President Ashraf Ghani of Afghanistan makes no bones about the challenges facing his country when we sit down for an exclusive BBC interview in his palace in Kabul.
"This is the worst job on Earth," he tells me.
And it is true there are no shortage of tough issues facing Afghanistan. The most obvious is security. His country has been at war for almost 16 years now. Yet the Afghan president is surprisingly bullish about how long the country will continue to require the support of Nato.
Nato troops, he says, will be able to pull out "within four years".
Many military analysts will consider that optimistic given that it is only three years since the Nato combat mission ended and the Afghan military took responsibility for the battle against the Taliban and other insurgent groups.
About 14,000 Nato troops remain in the country to "train, advise and assist" Afghan forces. The aim is to strengthen them so they can take the battle to the Taliban.
Mr Ghani doesn't deny it has been a difficult three years. "We were like 12-year-olds taking on the responsibility of a 30-year-old; but we really grew in the process.

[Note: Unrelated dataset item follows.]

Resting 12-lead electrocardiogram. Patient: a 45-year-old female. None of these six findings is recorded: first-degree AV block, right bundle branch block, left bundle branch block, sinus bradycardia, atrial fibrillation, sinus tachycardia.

Now in terms of management and leadership things are really falling into place."
He continues: "Within four years, we think our security forces would be able to do the constitutional thing, which is the claim of legitimate monopoly of power."
He expects that some foreign troops will remain in Afghanistan after that period as part of the global fight against terrorism but, when I ask whether he is saying Afghan forces have turned the corner in the fight against the Taliban, there is no hesitation: "Yes," he says.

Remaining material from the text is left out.